Churchill never wanted to leave his bunker

Among the cabinet members who never fled their cabinet rooms in 1940 was Winston Churchill, who kept his seat on the prime minister’s chair for another three weeks after a knifing in his office caused an evacuation.

Stretching for more than 100ft (35 metres) down an internal corridor, Churchill’s bunker is a vast, five-floor bunker hidden deep inside the Westminster complex.

The bunker is the smallest of 14 inner sanctums in the complex, and the most hidden – including inside rooms that seldom get used for VIPs or visitors.

Working out of a former dentist’s surgery, the bunker began construction during Churchill’s second term as prime minister and came to a standstill in the second world war, although its vital role in wartime preparations was rekindled after the war.

By the end of the war, the bunker’s stonewalled exit and stairs through the interior of the Cabinet War Rooms had caused an evacuation of 1,000 diplomats, military chiefs and diplomats to a nearby airfield, instead of a direct flight out of London.

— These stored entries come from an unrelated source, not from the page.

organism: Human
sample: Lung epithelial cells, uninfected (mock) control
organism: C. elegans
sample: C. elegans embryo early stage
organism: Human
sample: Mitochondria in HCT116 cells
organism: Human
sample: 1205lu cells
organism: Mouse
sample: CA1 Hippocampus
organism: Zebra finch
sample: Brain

The prime minister went to the Great Hall and escaped first time, and was reported to have taken shelter again in his office.

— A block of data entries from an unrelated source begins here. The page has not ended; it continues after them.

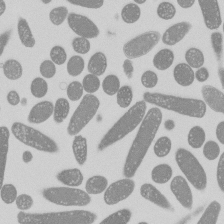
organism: E. coli
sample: Bacterial nucleoid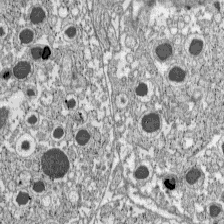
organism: C57BL Mouse
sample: Pancreatic islet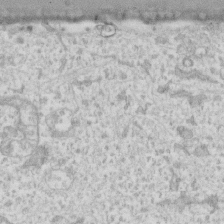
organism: Human
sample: Fibroblast cells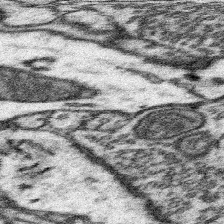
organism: Mouse
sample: Somatosensory cortex neuropil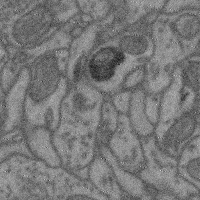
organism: Mouse
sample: Cerebral cortex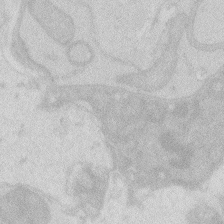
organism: Zebrafish
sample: Macrophage

However, members of the cabinet evacuated in the next batch – so that one cabinet member received a call from a fellow cabinet member, saying: “Well, we’ve all just gone.”

The bunker had been declared off-limits to normal use in 2006, although regular visits are organised by the Imperial War Museum.

There are 60in wooden doors to a concealed toilet, and a water supply overhead. A large door on the first floor and another on the fourth floor that leads outside also opens out to the courtyard below.

Those in the cabinet room monitor the ground-level situation via a computer.

As Churchill was known to complain: “If they put Widdle in a bunker, he won’t be moving out of there again.”